Das Dasein dieses Baumstammes beweist auch, daß dieser Stadttheil sich einstmals außerhalb der Stadtmauern befunden hat, und in der That standen der Stefansdom und alle westlich vom Bauernmarkt und südlich vom Graben liegenden Stadttheile zur Zeit des Babenbergerherzogs Heinrich Jasomirgott († 1187) außerhalb der Stadtmauern. Der Graben, die vornehmste und volkreichste Verkehrsader der inneren Stadt, war damals ein wirklicher Festungsgraben und auf dem „Stock im Eisen“-Platz stand früher ein großes Befestigungswerk, dessen Mauerreste bei dem im Jahre 1866 vorgenommenen Umbau der Häusergruppen vor dem Trattnerhof aufgedeckt wurden.

Die Fischerstiege.   Die Kirche „Maria am Gestade“.

Seit Jahrhunderten bildete der Graben ein getreues Spiegelbild des Lebens und Treibens der Stadt. Alle Wandlungen in Sitten und Gewohnheiten der Bewohner Wiens brachte dieser Stadttheil zuerst und am anschaulichsten in dem Gewoge seiner Spaziergänger, in dem Stile seiner Häuserfronten, in dem Gepräge seiner Schauläden zum Ausdruck.

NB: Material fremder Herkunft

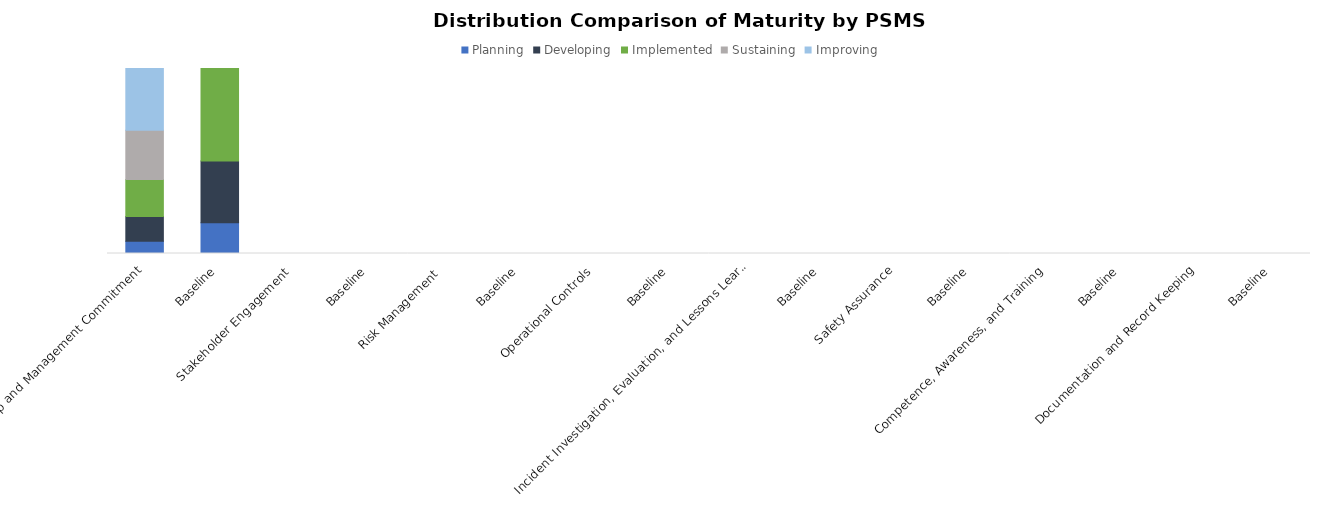
| Category | Planning | Developing | Implemented | Sustaining | Improving |
|---|---|---|---|---|---|
| Leadership and Management Commitment | 1 | 2 | 3 | 4 | 5 |
| Baseline | 1 | 2 | 3 | 0 | 0 |
| Stakeholder Engagement  | 0 | 0 | 0 | 0 | 0 |
| Baseline | 0 | 0 | 0 | 0 | 0 |
| Risk Management  | 0 | 0 | 0 | 0 | 0 |
| Baseline | 0 | 0 | 0 | 0 | 0 |
| Operational Controls | 0 | 0 | 0 | 0 | 0 |
| Baseline | 0 | 0 | 0 | 0 | 0 |
| Incident Investigation, Evaluation, and Lessons Learned | 0 | 0 | 0 | 0 | 0 |
| Baseline | 0 | 0 | 0 | 0 | 0 |
| Safety Assurance | 0 | 0 | 0 | 0 | 0 |
| Baseline | 0 | 0 | 0 | 0 | 0 |
| Competence, Awareness, and Training | 0 | 0 | 0 | 0 | 0 |
| Baseline | 0 | 0 | 0 | 0 | 0 |
| Documentation and Record Keeping | 0 | 0 | 0 | 0 | 0 |
| Baseline | 0 | 0 | 0 | 0 | 0 |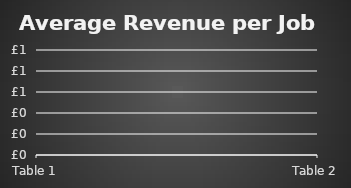
| Category | Series 0 |
|---|---|
| Table 1 | 0 |
| Table 2 | 0 |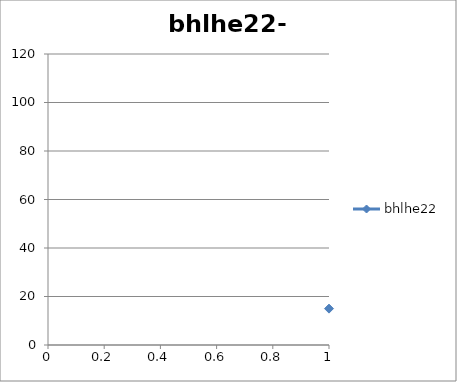
| Category | bhlhe22 |
|---|---|
| 0 | 15 |
| 1 | 14 |
| 2 | 14 |
| 3 | 6 |
| 4 | 9 |
| 5 | 3 |
| 6 | 109 |
| 7 | 0 |
| 8 | 0 |
| 9 | 5 |
| 10 | 0 |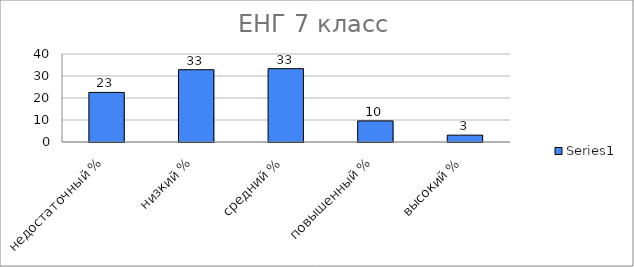
| Category | Series 0 |
|---|---|
| недостаточный % | 22.542 |
| низкий % | 32.854 |
| средний % | 33.333 |
| повышенный % | 9.592 |
| высокий % | 3.118 |

„Sehn S’, das ist unser Graben,“ sagte Herr Hainfelder. „Da war halt von jeher der größte Verkehr und das bunteste Treiben. Wenn Sie sich da vor den Trattnerhof hinstellen, übersehen Sie das ganze Bild. Rechts hinter Ihnen der Stefansthurm; das prächtige Haus mit den bemalten Feldern gehört eigentlich noch zum ‚Stock im Eisen‘-Platz. Es ist in zierlicher deutscher Renaissance ausgeführt und steht an der Stelle des uralten Hauses zum ‚güldenen Becher‘. Dann an der Stelle des ehemaligen Schlossergäßchens der Prachtbau des Fabrikanten Haas, daran anschließend der berühmte Trattnerhof; endlich das Sparkassagebäude; gegenüber der stolze Neubau ‚Grabenhof‘ mit seiner Säulenfassade, weitere Neubauten an der Ecke der erweiterten Spiegelgasse; zwischen den modernen Palästen mit den prunkvollen Schauläden steht noch manches ehrwürdige Gebäude aus alter Zeit. Die Dreifaltigkeitssäule da vorne wurde von Leopold I. 1687 zum Andenken an die Abwendung der Pest errichtet. Jetzt bitte ich aber in das Gewurl zu sehen,“ mahnte Herr Hainfelder jetzt seinen Begleiter.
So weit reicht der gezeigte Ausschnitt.